Жиль Делёз использует понятия становления, аффекта, события, смысла, чтобы с их помощью переосмыслить ситуацию киновосприятия. Его основное устремление – продолжить философию в ее «несвоевременности», найти ее место там, где она еще не успела обрести некую «реальность» в качестве основания. Труд Делёза о кино является примером того, что кино может быть поводом для серьезного осмысления опыта кинозрителя и опыта мышления через кино. Делёз не ставит точку в своей теории кино. Концепты самого кино рождают его авторы, и задача философов – создавать не теории о кино, но теории о концептах, вызванных кино [Там же]. И в этом смысле, пока снимаются фильмы, не может быть создана какая-то окончательная, исчерпывающая теория кино, возможна лишь его философия.

В ходе исследования мы пришли к выводу, что теория образа Делёза является альтернативой знаково-семиотической традиции в трактовке этого понятия, основанной на репрезентативной и психической роли образа. Анализируя тексты Делёза, мы фокусировались на исследовании образа-движения, о котором он пишет в работе «Кино». В рамках этого философского подхода образы рассматриваются как действия аффектов и сил, не специфичные для искусства как некоей культурной целостности, а принадлежащие тому же порядку, что и материя, и обладающие длительностью и протяженностью.

ЛИТЕРАТУРА

  1. Аронсон, О. В. Язык времени [Электронный ресурс] / О. В. Аронсон // Ж. Делёз. Кино-1 : Образ-движение. Кино-2: Образ-время / Ж. Делёз. – М. : Ad Marginem, 2004. – С. 9–30. – Режим доступа:

http://yanko.lib.ru/books/philosoph/deleuze-cinema-ru.pdf.

  1. Беньямин, В. Учение о подобии. Медиаэстетические произведения / В. Беньямин. – М. : Канон-пресс, 2012. – 290 с.
  2. Бергсон, А. Введение в метафизику / А. Бергсон // Творческая эволюция.

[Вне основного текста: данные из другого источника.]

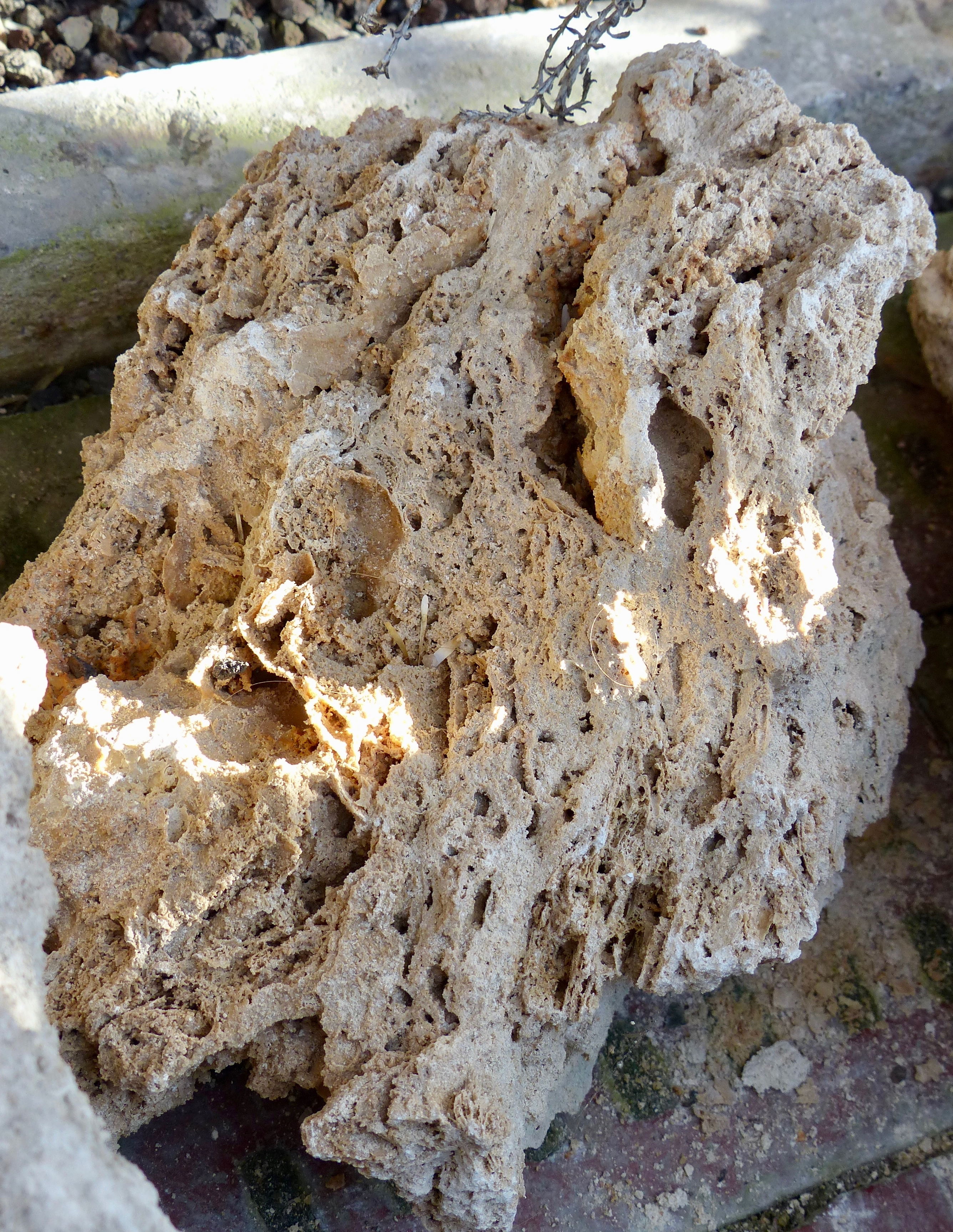 Führung und Fotoexkursion in den Botanischen Garten München-Nymphenburg im Rahmen des WikiAlpenforums: Kalktuff als Pflanzstein
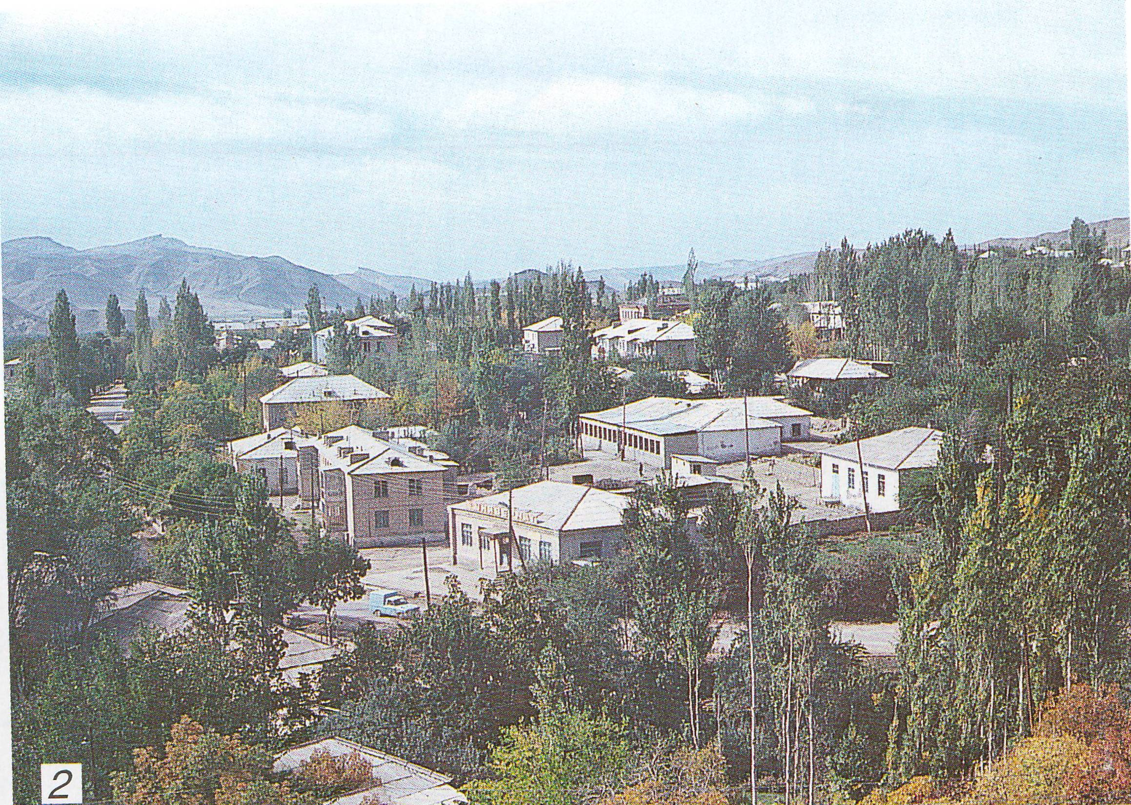 Şahbuz qəsəbəsi

Материя и память : пер. с фр. – Минск : Харвест, 1999. – С. 1102–1277.
  3. Бергсон, А. Длительность и одновременность / А. Бергсон. – Петербург : Academia, 1923. –154 с.
  4. Бергсон, А. Творческая эволюция / А. Бергсон. – М. : Канон-пресс, 1998. – 1407 с.
  5. Бергсон,А. Собрание сочинений : в 4 т. / А. Бергсон. – М. : Московский клуб, 1992. – 1 т.
  6. Делёз, Ж. Кино / Ж. Делёз ; пер. с фр. Б. Скуратова. – М. : Ад Маргинем Пресс, 2012. – 560 с.
  7. Усов, Ю. Н. Основы экранной культуры / Ю. Н. Усов. – М. : Новая школа, 1993. – 91 с.
  8. Сычева, Т. А. Кинематограф ХХ века в киноэстетике Жиля Делёза [Электронный ресурс] / Т. А. Сычева // Эстетика: Вчера. Сегодня. Всегда. – 2008. – № 3. – С. 1–14. – Режим доступа:

https://iphras.ru/uplfile/root/biblio/aest/aest_3/10.pdf.

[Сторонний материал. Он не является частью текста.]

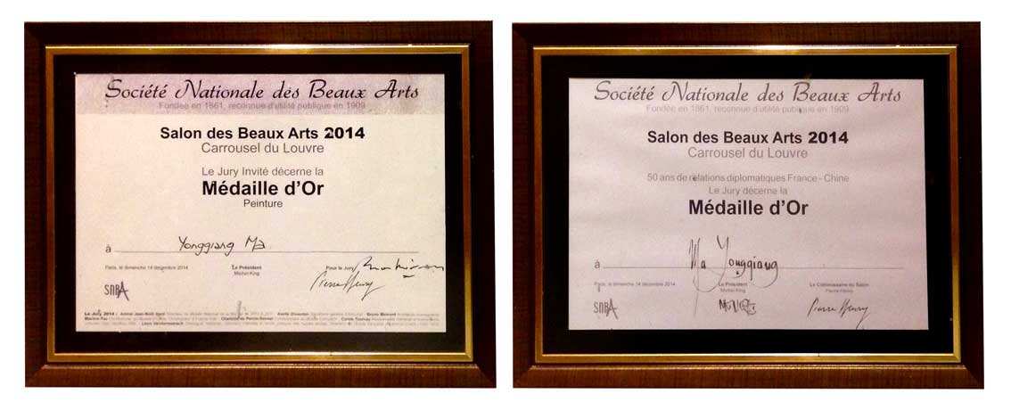 Piagam penghargaan yang diterima Sidik dari Louvre Internationals Arts, Prancis
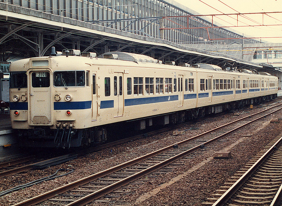 国鉄 クハ115-3101+モハ115-3001+モハ114-3001+クハ115-3001 広島色
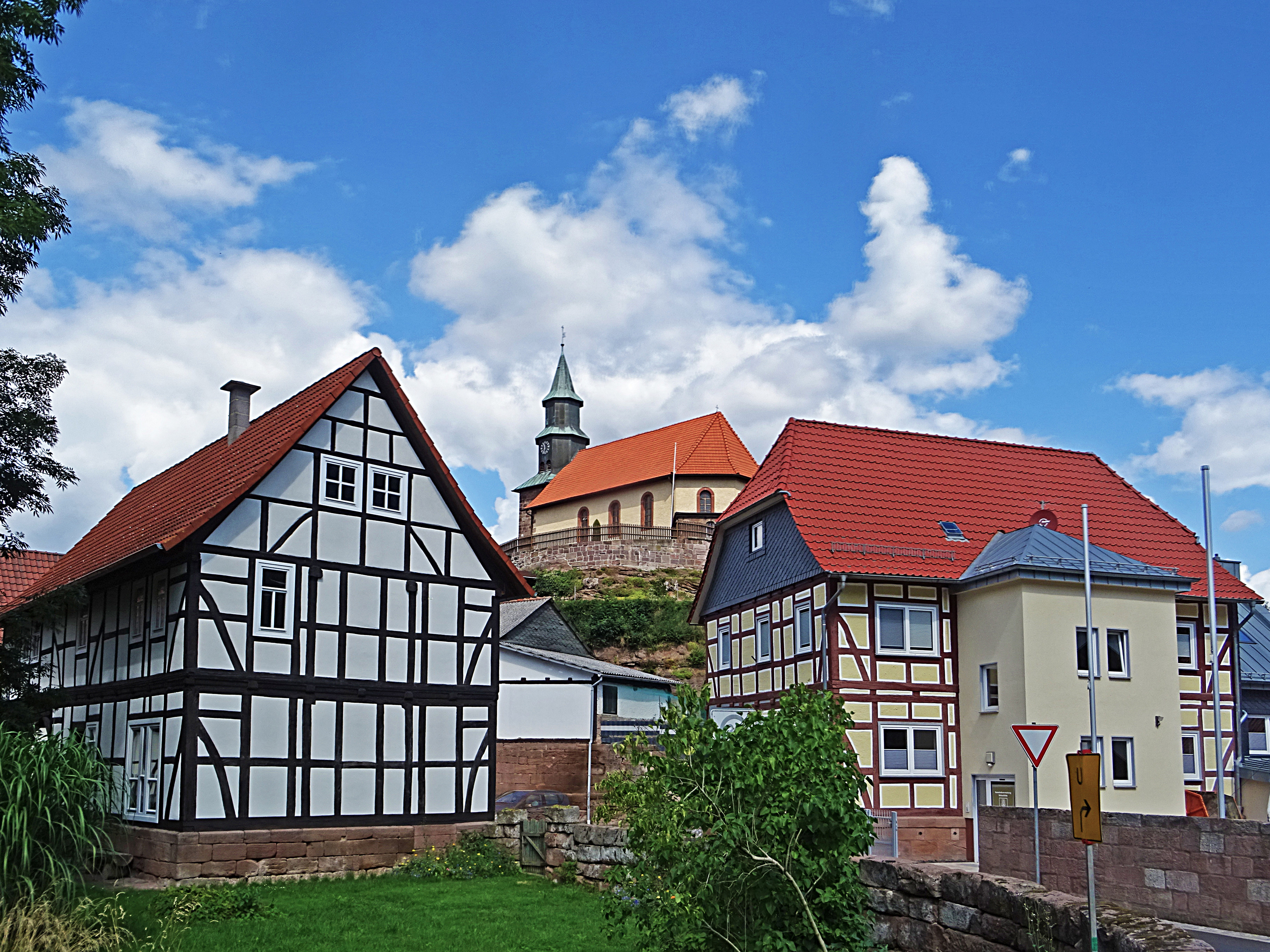 Birkenfelde
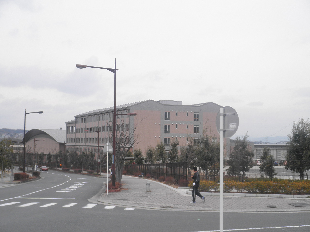 奈良文化女子短期大学

  1. Постникова, Т. В. Имманентная реальность в кинотеории / Т. В. Постникова // Диалоги о науке. – СПб. : Грегори Букс, 2009. – № 3. – С. 59–67. – Режим доступа:

https: //www.hse.ru/data/2012/07/11/1254796924/Postnikova_Immanent%20reality.pdf.

Медведева М. В. Репрезентация кинематографа ХХ века в книге «Кино» Жиля Делёза

Статья посвящена философскому осмыслению феномена кинематографа на базе книги «Кино» Жиля Делёза. В работе дается представление о новой кинотерминологии Делёза. Рассматривается кино не только в контексте других искусств, но в первую очередь – в общем контексте философского мышления XX века.

Ключевые слова: кинематограф, образ-движение, образ-время, имманентность, Жиль Делёз.

Medvedeva M. V. The ХХ Century Cinematograph Representation in the Book «Cinema» by Gilles Deleuze

The article is devoted to the philosophical understanding of the phenomenon of cinema on the basis of the book «Cinema» by Gilles Deleuze. In the article was described about new film terminology of Deleuze’s. The movie is viewed as not only in the context of other arts, but as well as philosophical thinking of the 20th century as primarily in the general context.

Key words: cinema, image-movement, image-time, immanence, Gilles Deleuze.